No puedo hacer esto yo solo, le dijo el autor del libro. No puedo cargar con toda la responsabilidad, usted también tiene que poner de su parte si queremos que esta obra de creación conjunta llegue a buen puerto. ¿Acto de valentía o de cobardía, por admitir que solo con la ayuda de una pluma no se puede agradar a un millón de ojos? Es un único luchador combatiendo contra demasiados enemigos. No puedo hacerlo yo solo, le dijeron el médico a su paciente y el estrangulador a su estrangulado. Usted también debe colaborar…

LUZ, PROGRAMA 161 (hora de inicio: 12 de la noche)

«—Buenas noches, queridos amigos y amigas. Existía una tradición, entre los poetas del mundo antiguo, de encomendarse a las Musas cada vez que iban a iniciar la recitación de algún poema. Esas Musas, en teoría, se meterían en sus cabezas (en sus «mientes», como dirían ellos) y les ayudarían a ser más creativos y enhebrar con mayor pasión los versos. Honrando esa ilustre tradición, me encomendaré esta noche al arbitrio de los hados para sacar adelante este humilde programa de radio, y veremos qué acaba saliendo.
(Intervalo musical: A suite of gods, de Rick Wakeman).

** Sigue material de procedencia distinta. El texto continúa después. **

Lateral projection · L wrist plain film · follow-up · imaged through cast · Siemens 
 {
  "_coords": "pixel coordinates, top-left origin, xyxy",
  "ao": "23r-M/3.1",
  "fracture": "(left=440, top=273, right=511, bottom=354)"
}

—Vamos a empezar con la primera llamada de la noche. Le damos paso a Harold, desde Zaragoza. Hola, Harold, buenas noches. ¿También traes un paquete de Musas griegas contigo? ¿O estas te las compraste aquí, en España?
—Hola, Luz, encantado de hablar contigo —contesta la voz de un hombre de unos veintipocos, muy suave—. Te escucho todas las noches, pero hasta ahora no me había decidido a llamar.

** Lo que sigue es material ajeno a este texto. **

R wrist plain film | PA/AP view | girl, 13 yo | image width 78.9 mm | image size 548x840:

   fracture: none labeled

—Siempre hay una primera vez para todo, ya lo sabes. Para la radio, para el sexo… hasta para la muerte. Cuéntanos: ¿a qué te dedicas?
—Soy empresario y compito en pistas de carreras. Mi padre posee una escudería.

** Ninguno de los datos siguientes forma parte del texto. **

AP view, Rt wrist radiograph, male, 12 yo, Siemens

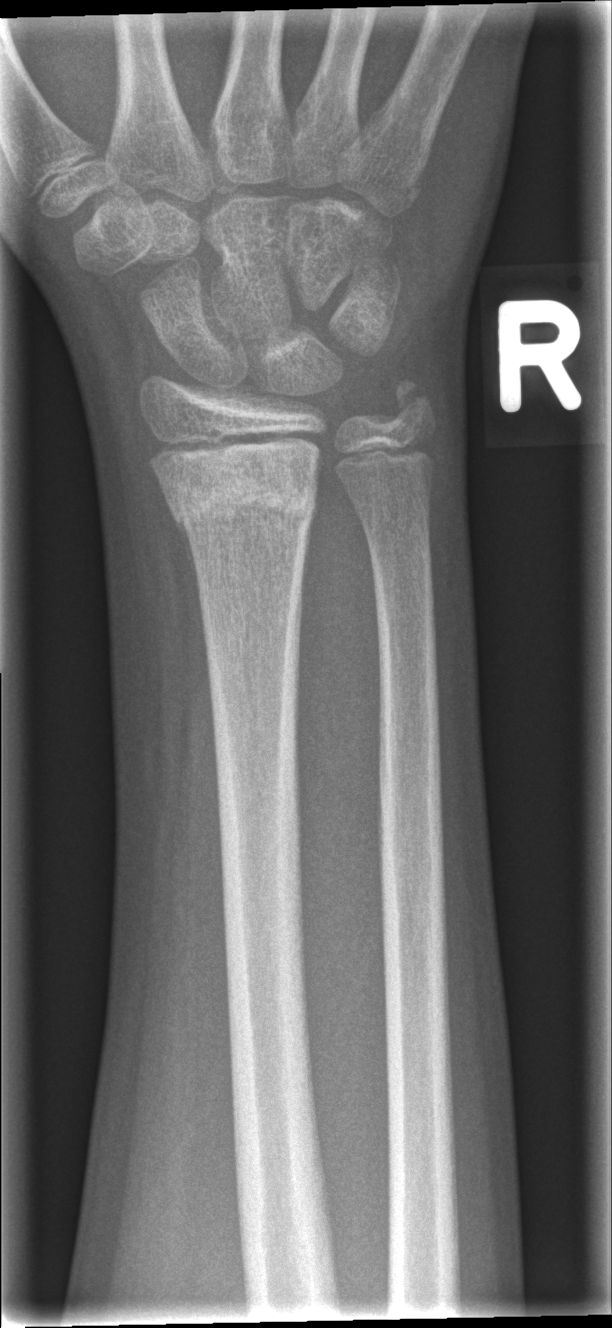
Boxes as x1,y1,x2,y2 (top-left / bottom-right, pixel units).
AO code 23r-M/3.1; 23u-E/7.
One periosteal new bone at <174,517>-<203,612>.
Fx identified at <162,456>-<332,546>, <381,364>-<447,440>.

—¡Vaya, un as del motor, nada menos! Supongo que habrás metido la marcha más veloz para llegar hasta mi programa, y perdón por el chiste malo. ¿Es un oficio peligroso?
—Uhm… no, en realidad no. Hombre, tiene su componente de riesgo, pero es mucho menor que el de la Fórmula 1. El tipo de carreras en las que yo compito no tiene curvas.
—¿Ah, no? ¿Unas carreras sin curvas? —Luz parece divertida—. ¿Cómo se come eso?
—Se llaman drag races: son competiciones de aceleración, siempre en línea recta. Alcanzamos los quinientos kilómetros por hora. Si tuviésemos que girar a esas velocidades, nos mataríamos.
—Desde luego, vuestros coches son más rápidos que mi pobre Twingo. —(Risas enlatadas que mete el realizador)—. A esa velocidad me gustaría hacer las cosas a mí cuando me levanto por las mañanas, a ver si por una vez no me agobio al llevar a los niños al cole. Háblanos un poco más de ti, Harold, y agárrense, queridos radio-oyentes, porque intuyo que vienen curvas. ¿Qué es lo que más preocupa a un corredor de coches de alta velocidad?
—Pues… precisamente de eso quería hablar esta noche contigo. Es una duda existencial que tengo.
—Has venido al sitio adecuado, esas son nuestra especialidad. La hora bruja, cuando muere el antiguo día y empieza uno nuevo, es el momento perfecto que Dios creó para el existencialismo.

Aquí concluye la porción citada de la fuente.